Health and Safety Duties Towards Employees

Employers have a general legal duty to provide a safe working environment for their employees, and safe working temperatures form part of this duty. The duty is a “qualified” one, so employers are only required to balance the risks in any particular job with the cost and effort required to remedy the risk. So generally speaking, extreme heat is not a particularly large risk to most office workers, and so small mitigating steps might be justified – e.g ensuring access to drinking water, buying fans or allowing staff to start earlier in the day to avoid working during the hottest periods.

Extreme heat is of course more of a concern for those working outside, for those with physically demanding jobs, and those whose jobs already involve a lot of heat, such as bakers. In these workplaces greater precautionary measures may be required, such as stopping work or more expensive investments in equipment (like air conditioning) to minimise heat.

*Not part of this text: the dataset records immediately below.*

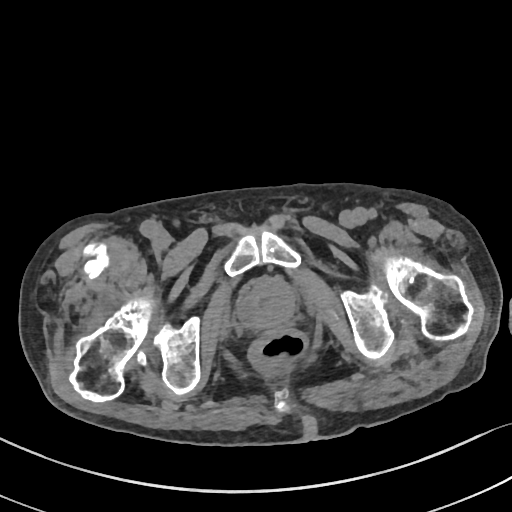
Computed tomography, abdomen. axial plane, index 13. 512x512 px
Box edges are left/top/right/bottom in pixels.
Organ bounding boxes:
- prostate/uterus: left=239, top=278, right=295, bottom=329
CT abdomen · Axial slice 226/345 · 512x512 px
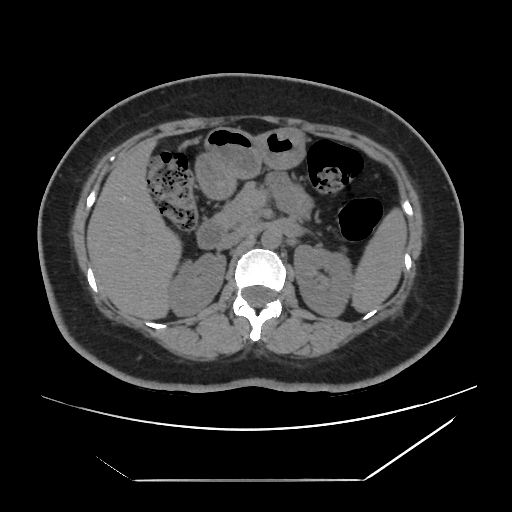
<organs><organ name="left kidney" x1="293" y1="245" x2="351" y2="316"/><organ name="inferior vena cava" x1="217" y1="229" x2="247" y2="249"/><organ name="stomach" x1="194" y1="127" x2="306" y2="199"/><organ name="right kidney" x1="169" y1="254" x2="226" y2="316"/><organ name="pancreas" x1="216" y1="181" x2="319" y2="233"/><organ name="aorta" x1="261" y1="228" x2="282" y2="248"/><organ name="liver" x1="86" y1="137" x2="183" y2="320"/><organ name="duodenum" x1="197" y1="216" x2="226" y2="249"/><organ name="spleen" x1="350" y1="206" x2="407" y2="313"/></organs>
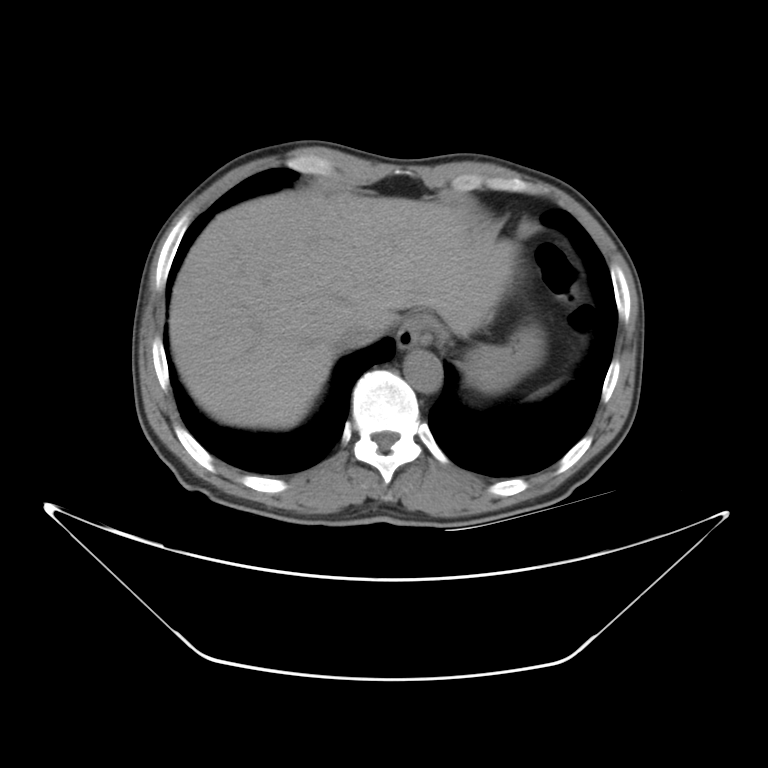 Abdominal CT; axial plane, index 76; soft-tissue window
Boxes: x1:y1:x2:y2 in pixels. 6 labeled organs on this slice — spleen at 512:378:565:402; esophagus at 398:321:422:349; liver at 169:188:515:428; stomach at 418:314:538:389; aorta at 405:350:440:390; inferior vena cava at 334:323:386:352.

At present there is no maximum working temperature (though some are campaigning for a change to the law in this area) – but the Health and Safety Executive (HSE) publishes guidance on assessing the risks of heat stress, which we link to at the bottom of this article. All workplaces should consider conducting a heat stress risk assessment, but this is particularly so for those operating in the higher risk environments mentioned above.

Criminal Enforcement of Duties

It should be noted that the Health and Safety at Work Act 1974 (HSWA 1974) imposes criminal liability on directors, managers and employers if they fail to protect the health and safety of their employees. Prosecutions are brought by the HSE and can result in an unlimited fine or a sentence of up to 12 months’ imprisonment. This is obviously reserved for the most serious cases, but if there had been a continued failure to remedy foreseeable extreme heat stress in a workplace, and this failure resulted in serious injury or death, then criminal charges could result.

The HSE has numerous powers of investigation which it can use to investigate workplaces and verify compliance with health and safety law and regulations. If it finds that there are breaches, it can serve an Improvement Notice or a Prohibition Notice. Improvement notices are for more minor breaches, and require an employer to make improvements to practice or equipment within a specified period. Prohibition notices are for more serious breaches, and require a complete stop to a specified activity until the breaches are rectified. Non-compliance with these notices is a criminal offence. Employers can appeal these notices to the Employment Appeal Tribunal.

Civil Enforcement of Duties

Prior to 2013, many regulations (such as the Management of Health and Safety at Work Regulations 1992) carried strict civil liability – if a worker (or indeed a customer or contractor) was injured and that injury was caused by a breach of the regulations, they could successfully claim compensation for their injuries from the employer. Reforms introduced on the 1st of October 2013 have improved the position for employers, and liability is no longer strict – however it is still the case that if a claimant can show that an employer failed to comply with regulations and this resulted in a foreseeable injury, they will have a good chance of succeeding in a personal injury claim.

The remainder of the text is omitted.